Saudi Arabia has been working for 9 years to build a genetic and genetic database for the community by launching the "Saudi Genome Project" to reduce genetic diseases.
The project aims to establish a genetic map of the community by creating a database to employ new molecular and genetic techniques, with the aim of diagnosing diseases and helping to identify their causes and the ability to treat them.
The Saudi Genome Project, run by King Abdulaziz City for Science, is based on enhancing cooperation with laboratories by collecting samples by specialists from all regions of Saudi Arabia, and then identifying their genetic variants that lead to genetic diseases.
It is expected that the Saudi genome program will contribute to monitoring the possibility of the emergence and recurrence of genetic diseases for the individual and the family, and improving the methods of treating them depending on the genetic makeup of the person, and then giving the patient the appropriate medication.
The most common diseases
President of the Saudi Society for Genetic Medicine, Dr. Zuhair bin Abdullah Rahbeni, saw the launch of the project as "a scientific achievement towards addressing the developments of genetic diseases, and determining the genetic basis for them through the use of modern laboratory and computer techniques."
Rahbeni confirmed to Saudi media that "the project will work to support the health development in the Kingdom through the application of new genetic treatments that rely primarily on databases that will only be available through it," noting that it will contribute to expanding premarital examinations to include more diseases that have recently been known. Such as blindness, genetic deafness, and metabolic diseases.
The President of the Saudi Society for Genetic Medicine stressed the role of the Saudi National Human Genome Laboratory in identifying genetic mutations that cause genetic diseases, and providing valuable medical information about the nature of common genetic diseases in Saudi Arabia.

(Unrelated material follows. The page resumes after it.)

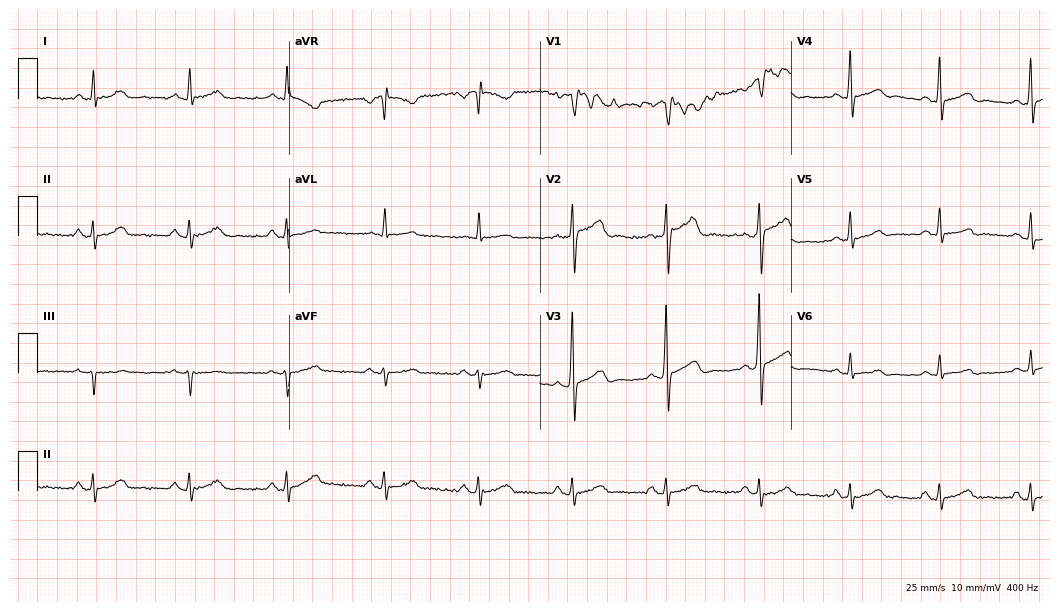
12-lead ECG from a 58-year-old man (10.2-second recording at 400 Hz). No first-degree AV block, right bundle branch block, left bundle branch block, sinus bradycardia, atrial fibrillation or sinus tachycardia recorded for this tracing. Findings outside these six are not listed.

Among the most important of these are "recessive genetic diseases", which mean that the father and mother carry pathological inheritances that do not appear on them, but may be transferred in the event of childbearing to children.

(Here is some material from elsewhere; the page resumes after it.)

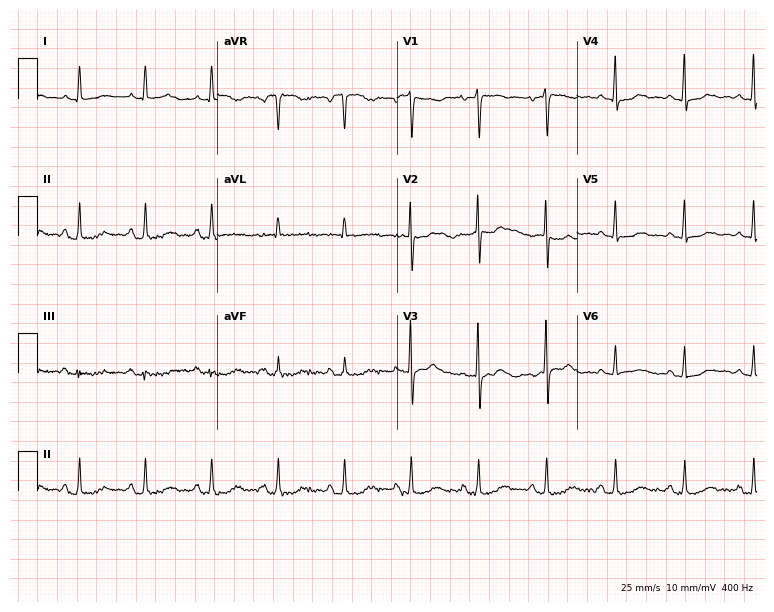
Standard 12-lead ECG recorded from a 69-year-old female (7.3-second recording at 400 Hz). None of these six findings is recorded: first-degree AV block, right bundle branch block (RBBB), left bundle branch block (LBBB), sinus bradycardia, atrial fibrillation (AF), sinus tachycardia.

Infections with genetic diseases often occur as a result of mutations in the DNA (Deutsche Welle)
Saudi Arabia had adopted the pre-marital screening program in 2004, before the adoption of the early-birth screening program in 2005, which includes screening for 17 genetic diseases at the present time.

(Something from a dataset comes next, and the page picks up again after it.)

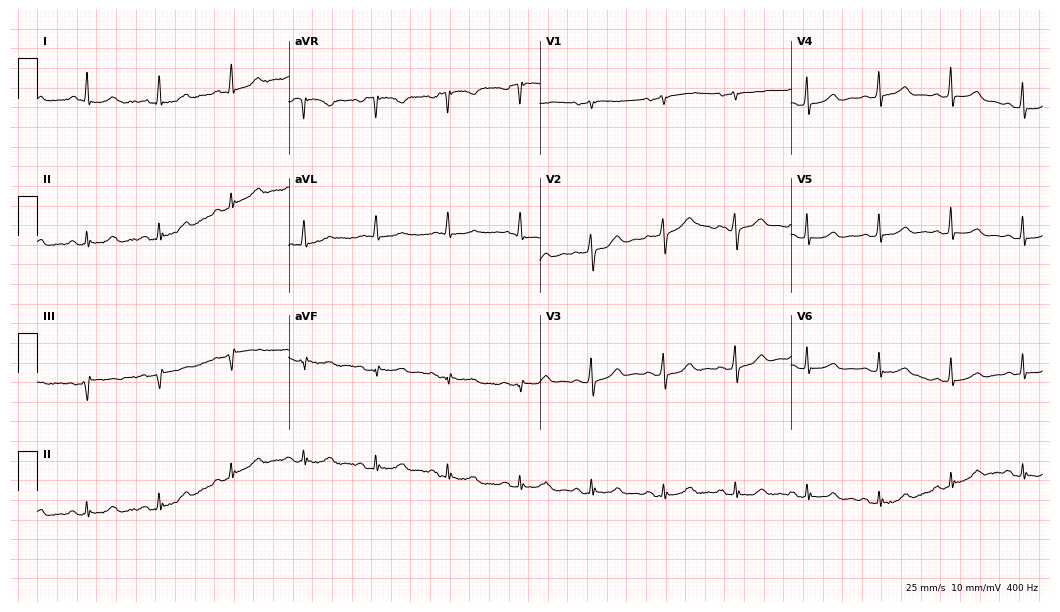
12-lead ECG from a 71-year-old female patient. Screened for six findings — first-degree AV block, right bundle branch block (RBBB), left bundle branch block (LBBB), sinus bradycardia, atrial fibrillation (AF), sinus tachycardia — none is recorded. Only these six findings were labelled.

According to the Saudi Genome Project website, it will contribute to diagnosing and preventing genetic diseases, improving treatment methods, and early or prior detection of some chronic diseases, such as: colon and breast cancer, heart diseases and neurological diseases, in addition to personalized medicine.
information system
In addition, the program plays an important role in confronting infectious diseases by studying the genetic factors that cause the variation in symptoms of infection with the emerging coronavirus (Covid-19) among Saudis.
In this regard, King Abdulaziz City for Science and Technology is developing an interactive information system aimed at reducing the spread of common genetic and genetic diseases among Saudis, in partnership with the Ministry of Health and a number of other institutions in the Kingdom.
During the last period, the Saudi Genome Program succeeded in documenting 7,500 variants that cause genetic and genetic diseases in the Kingdom, and 3,000 genetic variants that cause more than 1,230 rare genetic diseases in the Saudi society were documented, through the central laboratory of King Abdulaziz City for Science.
The cost of treating genetic diseases in Saudi Arabia is about $30 billion annually, so it was necessary to search for a radical solution to detect them early and limit their aggravation.
Infections with genetic diseases often occur as a result of mutations in the DNA that lead to the wrong translation of proteins, which results in a defect in the resulting protein, which leads to affecting the function of the protein in the cell, and the occurrence of disease whose severity depends on the importance of the affected protein and its functional role within cell.